§ WHAT IS BEING ASKED
Give the number of lines in the data below that contain "listed", with no other words.

§ Stored data entries
=== Begin Enclosure ===

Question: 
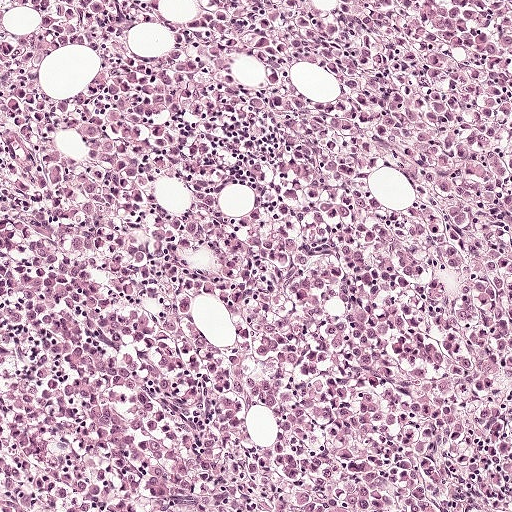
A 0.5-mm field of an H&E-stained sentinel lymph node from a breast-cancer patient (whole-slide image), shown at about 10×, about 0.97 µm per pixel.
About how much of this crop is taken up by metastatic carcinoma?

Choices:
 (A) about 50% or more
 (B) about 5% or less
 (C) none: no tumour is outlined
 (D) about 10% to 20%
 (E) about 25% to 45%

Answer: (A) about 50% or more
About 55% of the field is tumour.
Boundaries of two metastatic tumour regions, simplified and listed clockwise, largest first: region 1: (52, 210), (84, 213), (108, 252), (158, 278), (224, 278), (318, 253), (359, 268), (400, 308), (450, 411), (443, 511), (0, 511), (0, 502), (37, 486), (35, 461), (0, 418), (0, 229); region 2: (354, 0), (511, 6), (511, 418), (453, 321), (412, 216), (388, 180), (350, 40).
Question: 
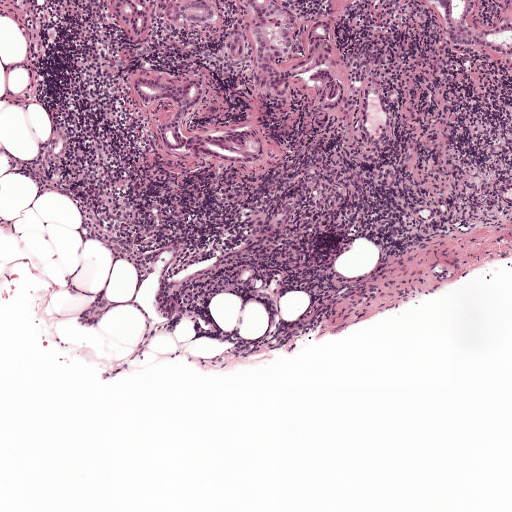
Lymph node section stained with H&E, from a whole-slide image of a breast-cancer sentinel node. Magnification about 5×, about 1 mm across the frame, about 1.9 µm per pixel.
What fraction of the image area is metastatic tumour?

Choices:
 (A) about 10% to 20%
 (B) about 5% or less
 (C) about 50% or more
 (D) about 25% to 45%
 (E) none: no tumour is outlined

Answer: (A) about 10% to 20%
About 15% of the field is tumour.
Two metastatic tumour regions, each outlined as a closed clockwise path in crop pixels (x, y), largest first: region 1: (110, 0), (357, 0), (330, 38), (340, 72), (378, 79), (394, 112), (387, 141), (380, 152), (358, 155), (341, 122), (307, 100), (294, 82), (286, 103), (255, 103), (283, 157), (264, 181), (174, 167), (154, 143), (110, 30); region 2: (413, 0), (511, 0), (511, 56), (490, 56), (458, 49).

=== End Enclosure ===
=== Begin Enclosure ===

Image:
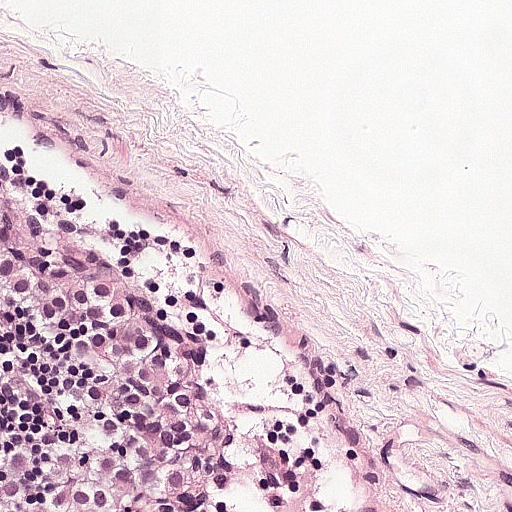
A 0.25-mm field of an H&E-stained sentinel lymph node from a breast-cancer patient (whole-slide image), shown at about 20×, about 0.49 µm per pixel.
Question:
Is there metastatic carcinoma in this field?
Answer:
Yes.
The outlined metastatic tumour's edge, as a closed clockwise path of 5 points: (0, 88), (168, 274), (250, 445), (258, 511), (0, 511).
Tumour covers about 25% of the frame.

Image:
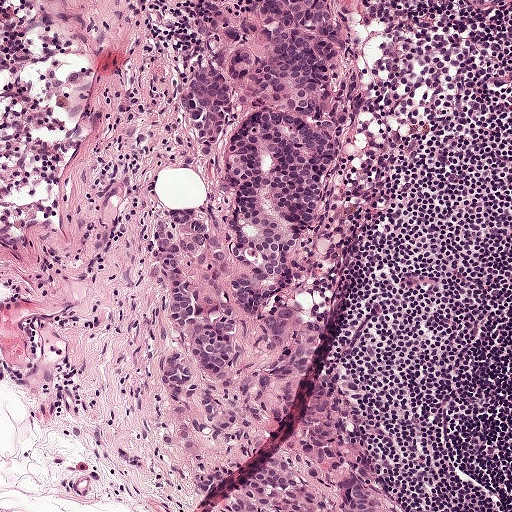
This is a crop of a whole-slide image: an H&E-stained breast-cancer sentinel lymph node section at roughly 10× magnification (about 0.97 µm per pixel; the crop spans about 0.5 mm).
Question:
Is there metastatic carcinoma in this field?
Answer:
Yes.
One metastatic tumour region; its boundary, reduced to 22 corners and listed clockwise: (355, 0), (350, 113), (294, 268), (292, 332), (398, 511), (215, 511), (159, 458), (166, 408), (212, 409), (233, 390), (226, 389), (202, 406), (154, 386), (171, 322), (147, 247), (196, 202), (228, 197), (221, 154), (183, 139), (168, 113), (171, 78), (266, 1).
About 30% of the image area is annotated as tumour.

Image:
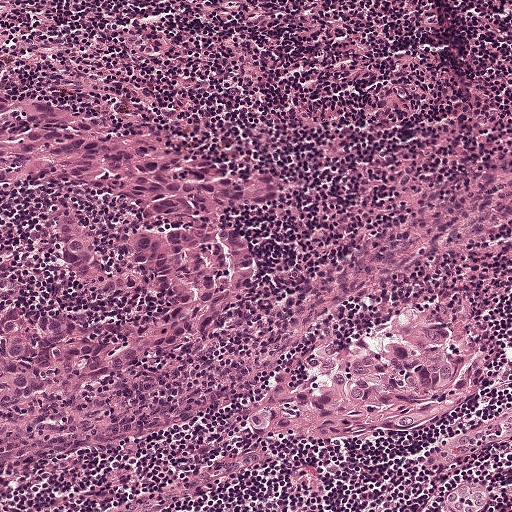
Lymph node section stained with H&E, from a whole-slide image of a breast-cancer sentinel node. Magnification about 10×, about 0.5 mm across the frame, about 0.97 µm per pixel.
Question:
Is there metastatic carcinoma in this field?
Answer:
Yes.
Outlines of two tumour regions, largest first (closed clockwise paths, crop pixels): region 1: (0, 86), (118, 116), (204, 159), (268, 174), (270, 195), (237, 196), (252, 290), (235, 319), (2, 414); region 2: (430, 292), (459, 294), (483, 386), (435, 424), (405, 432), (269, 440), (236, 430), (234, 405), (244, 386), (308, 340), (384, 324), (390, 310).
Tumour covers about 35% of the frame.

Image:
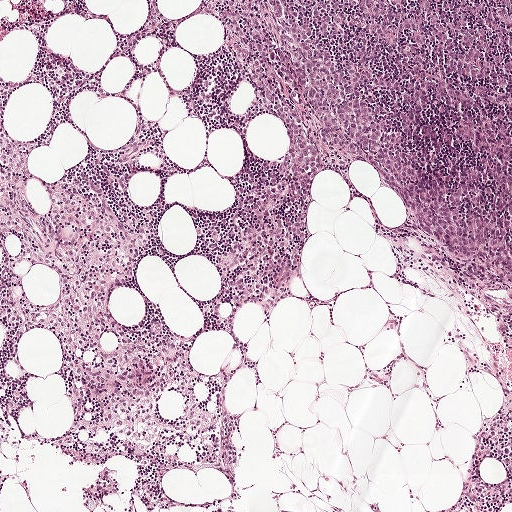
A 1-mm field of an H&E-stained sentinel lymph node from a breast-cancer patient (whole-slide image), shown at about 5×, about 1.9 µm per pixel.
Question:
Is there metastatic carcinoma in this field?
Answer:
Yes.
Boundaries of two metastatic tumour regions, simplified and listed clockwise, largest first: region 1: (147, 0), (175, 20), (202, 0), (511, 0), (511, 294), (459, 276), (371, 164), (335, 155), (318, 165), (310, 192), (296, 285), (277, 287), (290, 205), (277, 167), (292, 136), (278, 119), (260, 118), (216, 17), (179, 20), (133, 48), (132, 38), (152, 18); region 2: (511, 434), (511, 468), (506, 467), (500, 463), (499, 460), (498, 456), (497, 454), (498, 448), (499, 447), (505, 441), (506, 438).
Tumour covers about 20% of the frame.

=== End Enclosure ===

§ EXERCISE OUTPUT
3